**WHAT TO WORK ON:** Both the line below containing "VEB Galvanotechnik Leipzig, griechische" and the line containing "Foto fra folketingssalen: MF", along with every line between them, should be repeated exactly; no other line belongs in the answer.

=== MATERIALS PROVIDED ===

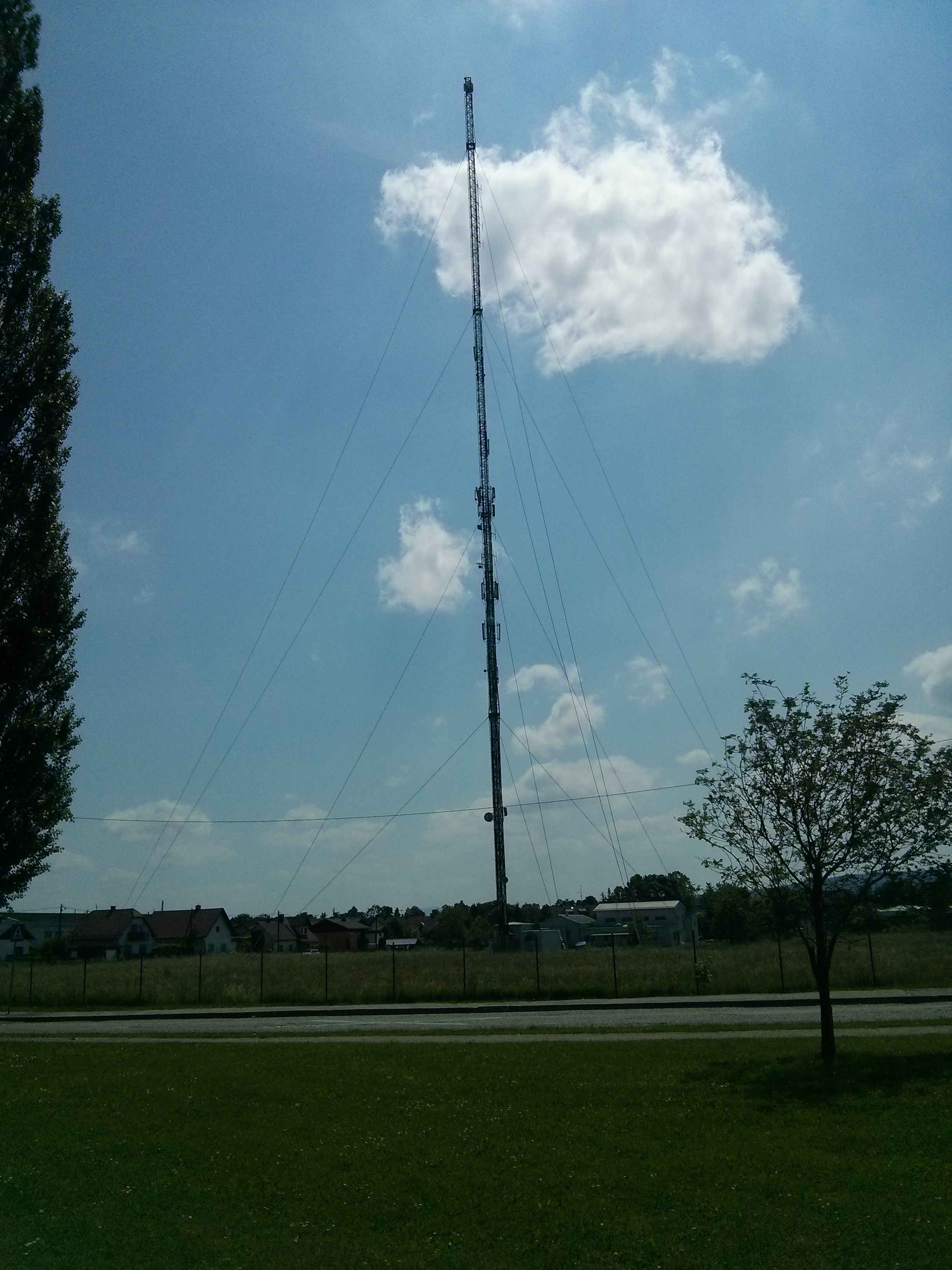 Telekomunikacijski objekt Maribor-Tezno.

===
=== MATERIALS PROVIDED ===

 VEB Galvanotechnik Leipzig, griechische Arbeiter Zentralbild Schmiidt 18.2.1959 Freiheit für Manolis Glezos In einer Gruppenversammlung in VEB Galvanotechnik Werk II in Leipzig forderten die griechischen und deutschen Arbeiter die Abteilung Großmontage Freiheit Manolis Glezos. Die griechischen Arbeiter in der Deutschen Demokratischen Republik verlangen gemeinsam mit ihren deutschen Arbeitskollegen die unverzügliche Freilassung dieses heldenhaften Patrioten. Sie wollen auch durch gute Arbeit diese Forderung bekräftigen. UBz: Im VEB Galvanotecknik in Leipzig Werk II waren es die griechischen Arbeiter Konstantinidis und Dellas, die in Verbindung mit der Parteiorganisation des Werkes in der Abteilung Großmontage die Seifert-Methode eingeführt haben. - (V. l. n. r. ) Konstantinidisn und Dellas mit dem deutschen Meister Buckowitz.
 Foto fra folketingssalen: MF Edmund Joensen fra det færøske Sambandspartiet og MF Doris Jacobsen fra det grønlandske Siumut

===

**OUTPUT BELOW:**
 VEB Galvanotechnik Leipzig, griechische Arbeiter Zentralbild Schmiidt 18.2.1959 Freiheit für Manolis Glezos In einer Gruppenversammlung in VEB Galvanotechnik Werk II in Leipzig forderten die griechischen und deutschen Arbeiter die Abteilung Großmontage Freiheit Manolis Glezos. Die griechischen Arbeiter in der Deutschen Demokratischen Republik verlangen gemeinsam mit ihren deutschen Arbeitskollegen die unverzügliche Freilassung dieses heldenhaften Patrioten. Sie wollen auch durch gute Arbeit diese Forderung bekräftigen. UBz: Im VEB Galvanotecknik in Leipzig Werk II waren es die griechischen Arbeiter Konstantinidis und Dellas, die in Verbindung mit der Parteiorganisation des Werkes in der Abteilung Großmontage die Seifert-Methode eingeführt haben. - (V. l. n. r. ) Konstantinidisn und Dellas mit dem deutschen Meister Buckowitz.
 Foto fra folketingssalen: MF Edmund Joensen fra det færøske Sambandspartiet og MF Doris Jacobsen fra det grønlandske Siumut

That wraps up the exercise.